- Born: 19 December 1985 (age 40) Grantham, Lincolnshire, England
- Education: Brighton Institute Of Modern Music
- Occupations: Musician, bassist
- Years active: 2004–present

= Dan Logan =

English musician, formerly bassist of Cat the Dog

Dan Logan (born 19 December 1985) is an English musician. Formerly the bassist of Cat the Dog, he recorded and toured with The Kooks and
played double bass for Brighton alt/blues band Sweet Sweet Lies as well as singing and playing all instruments in rock-a-billy side band Logan And The Faithfuls collaborating with various musicians. After a brief spell with The Lyrebirds he was bassist for a reformed The Ordinary Boys, and tech for The Maccabees. Since 2014, Logan has played bass and sung backing vocals for Chrissie Hynde.
During COVID-19, he retired from music to work in finance and UK politics.

==Biography==
Daniel Logan was born in Grantham, Lincolnshire, but was raised in Lymm, a village near Warrington, Cheshire. He was educated at home. He attended Brighton Institute Of Modern Music, where he met Daryl Pruess, Andrew Newton and Christopher Melian and together formed Cat the Dog in 2004.

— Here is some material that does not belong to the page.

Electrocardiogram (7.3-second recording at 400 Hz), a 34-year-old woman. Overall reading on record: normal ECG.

The band was signed to Virgin Records after only three shows. Cat the Dog split in December 2007 after their last tour with Zico Chain.

In January 2008, Logan joined The Kooks in place of Max Rafferty, who had parted ways with the band after the completion of their album Konk but before its release. Logan played bass during sessions for RAK (the bonus disc included with the special edition of Konk), on b-sides for the "Sway" single and also a cover of "Victoria" by The Kinks that was the band's contribution to the War Child Presents Heroes charity compilation. He toured with the band in North America, Europe, Asia and Australia, and appeared in the videos for all three of the album's singles, "Always Where I Need to Be," "Shine On" and "Sway." Despite the band's lead singer Luke Pritchard stating that he enjoyed playing with Logan, by October of the same year they had recruited Pete Denton to be their bassist and full member.